Lastly let’s take a quick look at NYSE 52Wk High – Low Ratio: the net percentage of 52Wk Highs–Lows to total shares trading daily.  There’s no direct relationship between the Dow Jones making new 52Wk highs or lows and the NYSE 52Wk High & Lows data.  However in good markets when the Dow Jones reaches a new 52Wk High about 10% to 20% of NYSE listed companies will come along for the ride.  We should take notice if this doesn’t happen, because it could mean that something interesting is happening, just as we saw happen after the Dow’s Market peak of October 2007.  Once the Dow Jones made its last 52Wk High (its last all-time of the sub-prime bull market), 52Wk Lows on the NYSE soon overwhelmed 52Wk highs and continued to do so for the next twenty-one months.

In the table below look what happened with NYSE 52Wk Lows in October 2008 when the Dow Jones saw its first 40% decline since November 1974, and then look at NYSE 52Wk Lows in March 2009 as the Dow Jones saw its first 50% decline since April 1942.  Even though the Dow Jones continued its decline from October 2008 to March 2009, the broader market had already bottomed, reaching its maximum number of 52Wk Lows in October 2008.  Apparently Doctor Bernanke’s trillion dollar market intervention had begun reflating the majority of equities traded on the NYSE months before the Dow Jones saw its bear market bottom the following March.

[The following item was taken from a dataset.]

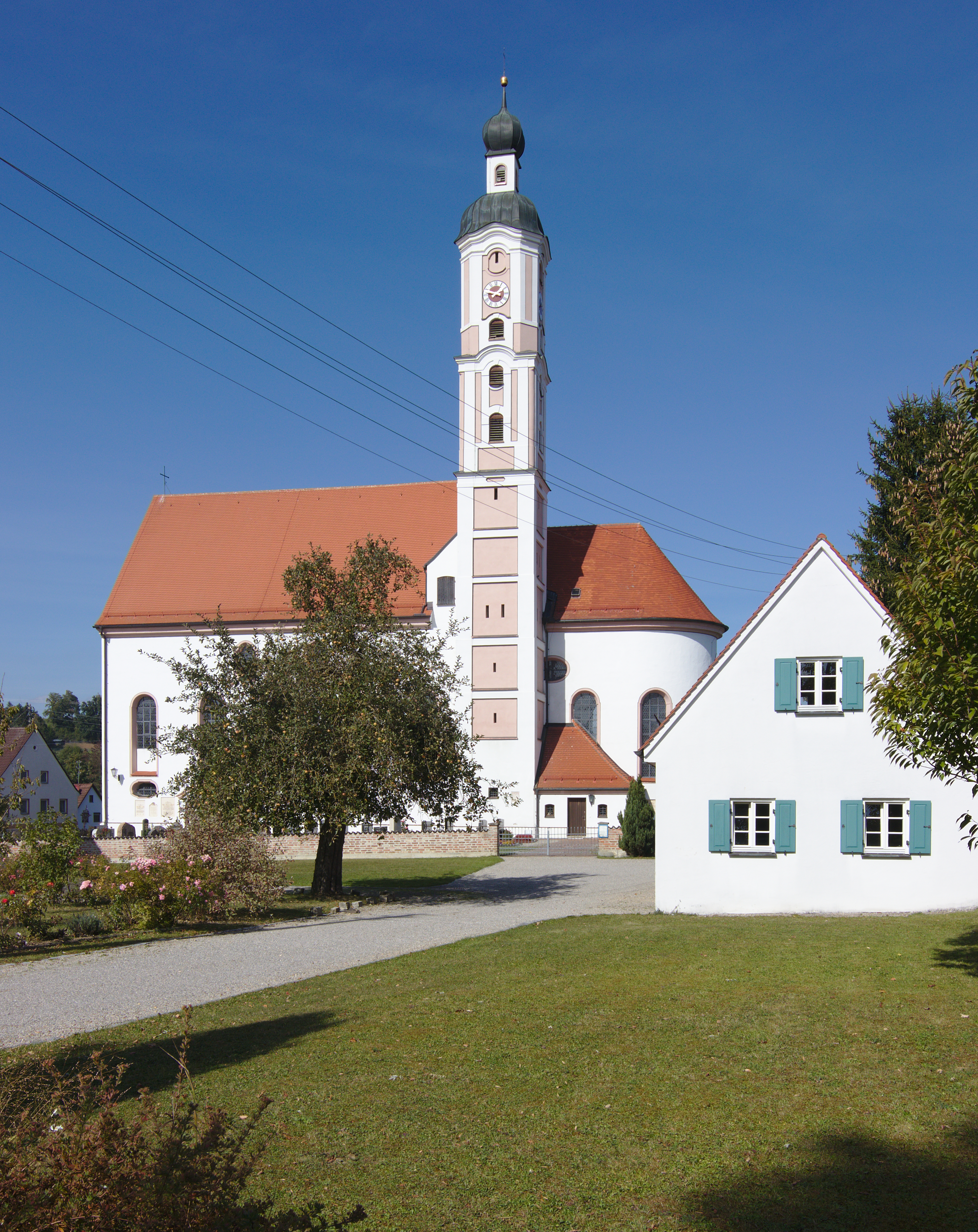 Kath. Pfarrkirche St. Martin in Gabelbach, Gemeinde Zusmarshausen. Saalbau mit eingezogenem Chor und südlichem Turm mit welscher Haube und Laterne mit Zwiebelhaube,This is a photograph of an architectural monument.

For your information the “DJIA BEV” column lists the percentage decline from the Dow Jones’ last all-time high and the “Days BEV Zero” column gives the number of trading days since the Dow Jones’ last all-time high.

In recent developments, since July 1st of last year (Red Box Below) the Dow Jones has made thirty new all-time highs.  But note how for more than a year the NYSE has failed to produce sufficient 52Wk highs to drive the 52Wk H-L Ratio above its 10% line.  The last two Dow Jones all-time highs (18 & 19 May 2015) saw the 52Wk Ratio peak at a pathetic 2.65%.

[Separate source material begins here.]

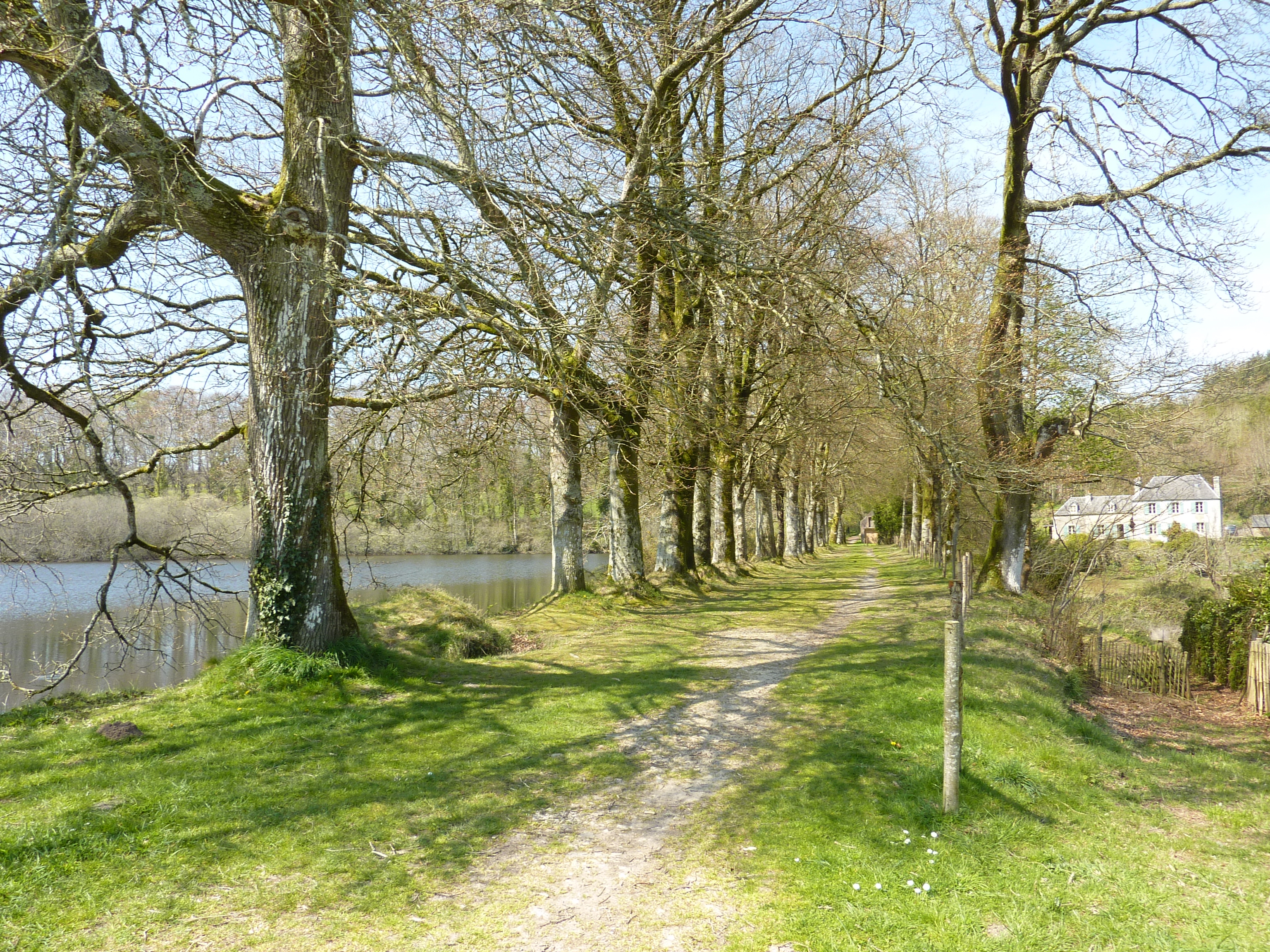 La chaussée de l'abbaye du Relec et l'un des étangs

Just a look at the ratio above shows us why the Dow Jones is having difficulty remaining above 18,000; since March 20th the 52Wk H-L Ratio has collapsed.  For the past four months, stocks have been finding it easier to make new 52Wk Lows than 52 Wk Highs because the smart money is slowly exiting the stock market.  Predicting whether or not this trend in the NYSE 52Wk H-L Ratio will continue would require a better crystal ball than mine, but if a massive bear market is at the door, this is what I expect to see happen. 

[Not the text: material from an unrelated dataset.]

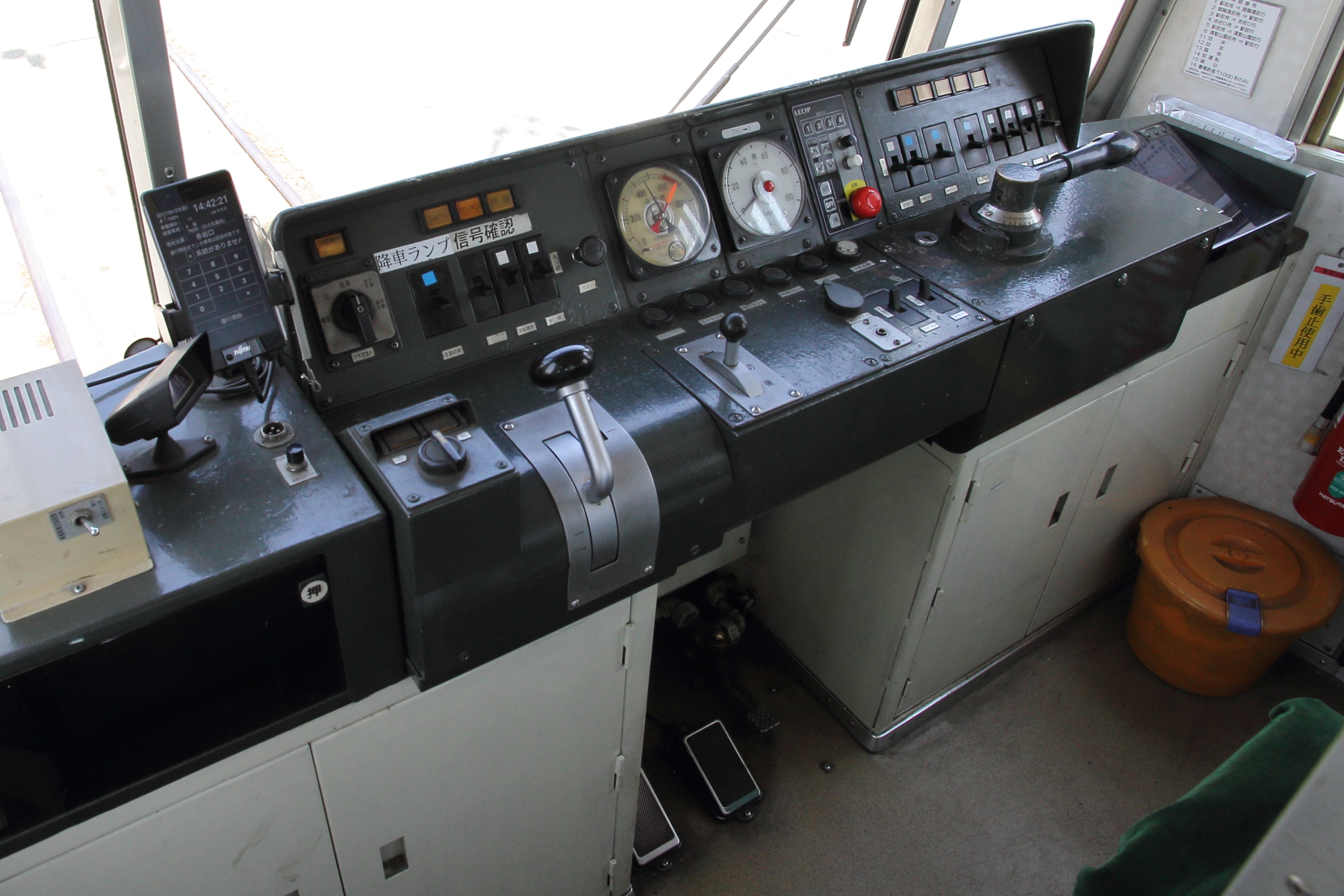 豊橋鉄道モ780形786の運転台

But considering the deteriorating foreign markets, and the increase in bond yields the world over for the past four months, I believe we are on the cusp of another significant market downturn that will overwhelm the best efforts of the “policy makers” to prevent it.  With gold and silver’s bear markets now four years old, the prospects of a financial collapse causing a major rebound in the old monetary metals are looking better and better.